“If you give a man a fish he is hungry again in an hour. If you teach him to catch a fish you do *him* a good turn. But, if instead you convince him that catching fish is far too complicated a business for a neophyte like himself and he’d be better off forgetting all about fish catching and just damn well pay you to do it for him, then you have done *yourself* a good turn.” — Anne “Astrostatistics” Thackeray

This famous quotation sprang to mind upon (re-)reading Ned Taylor’s paper on Bayesian modelling of the red/blue galaxy bimodality on astro ph today. Although I’d seen a near-identical early draft of this manuscript a couple of years ago I was stuck (again) by the sheer degree of obfuscation in the presentation of a truly simple hierarchical modelling problem: a generative model that could be written in a paragraph of hierarchical notation, directly transcribable into JAGS or STAN, is instead built up piece-by-unnecessariy-confusing-and-slightly-“patrician”-piece in a six page appendix plus great discussions in the main body (btw. these are two column small font pages). My impression is that a lot of astro-statisticians are working this angle to carve out a niche for themselves and create demand where it barely existed before; unflattering comparisons to nutritionists and life coaches spring to mind.

Having said that, I haven’t had the time to thoroughly check out the proposed model and fitting procedure, but I’d be surprised if there was anything wrong with them; and the idea of using a Bayesian mixture model to quantify the red and blue sequence is an entirely sensible one.

(The only thing that caught my eye on first inspection was the very wooly statement that asymptotically AIC ~ BIC ~ DIC ~ -2 log-Bayes factor. Sure, if you consider an *order(1)* approximation.)

### Like this:

Like Loading...

*Related*

Is there a reference that could have replaced the appendix? “Our hierarchical modelling follows the methods and notation of ?”.

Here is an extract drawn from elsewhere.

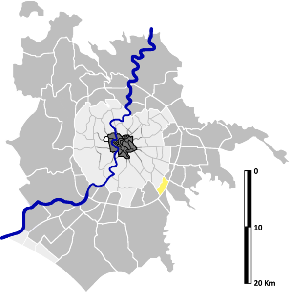 Capannelle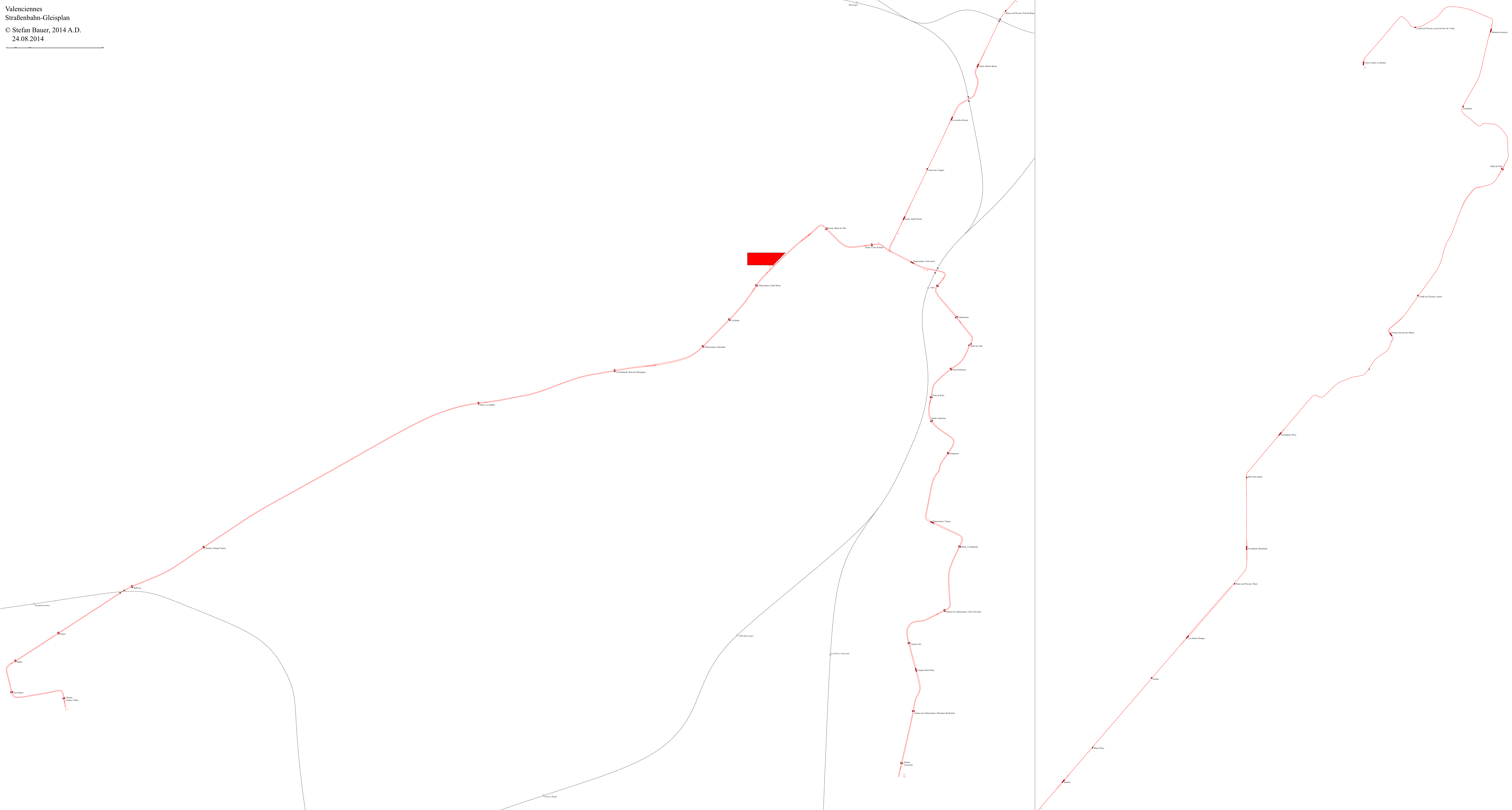 Plan des voies du réseau des tramways de Valenciennes 2014

I’ve often wondered whether the goal of conference talks by certain theorists is simply to confuse, and thereby convince the observers not to attempt to model it themselves.

The best introductory references for hierarchical modelling are perhaps simply Gelman et al’s Bayesian Data Analysis ( http://www.stat.columbia.edu/~gelman/book/ ) and Carlin & Loius’ Bayesian Methods for Data Analysis ( http://www.amazon.co.uk/Bayesian-Methods-Analysis-Edition-Statistical/dp/1584886978 ); while for measurement error problems one can point to Richardson (1996) ( http://www.stat.fi/isi99/proceedings/arkisto/varasto/rich0235.pdf ) and Carroll et al. (1995) ( http://www.stat.tamu.edu/~carroll/eiv.SecondEdition/ ); and the general problem falls under the domain of “mixtures of regressions” in the specific case of a normal response variable, see Viele & Tong (2002) ( http://link.springer.com/article/10.1023%2FA%3A1020779827503#page-1 ) or Gruen & Leisch ( http://cran.r-project.org/web/packages/flexmix/vignettes/regression-examples.pdf ).

Hi Ewan! The problem i have faced is trying to convince coauthors that what i am doing is sensible. Also, i have to admit that it took me about 3 years to teach myself all of this, mostly via wikipedia. Definitely the worst possible way to do things, but that’s the way we do things anyway. I think that the comment that i’ve received that’s made me the happiest so far is: ‘it all seems so simple to me now.’

I have no doubt at all that i am still a rubbish statistician. But i am trying to raise the bar. And like i said in the paper, my hope is that that appendix is useful to people who are starting out from the average (very, very low) level of statistical literacy.

I mean, you have to recognise that one of the coauthors – who is very well respected in the field – admitted that he had only performed his first maximum likelihood fit earlier this year! Sadly, that is just the state of the field.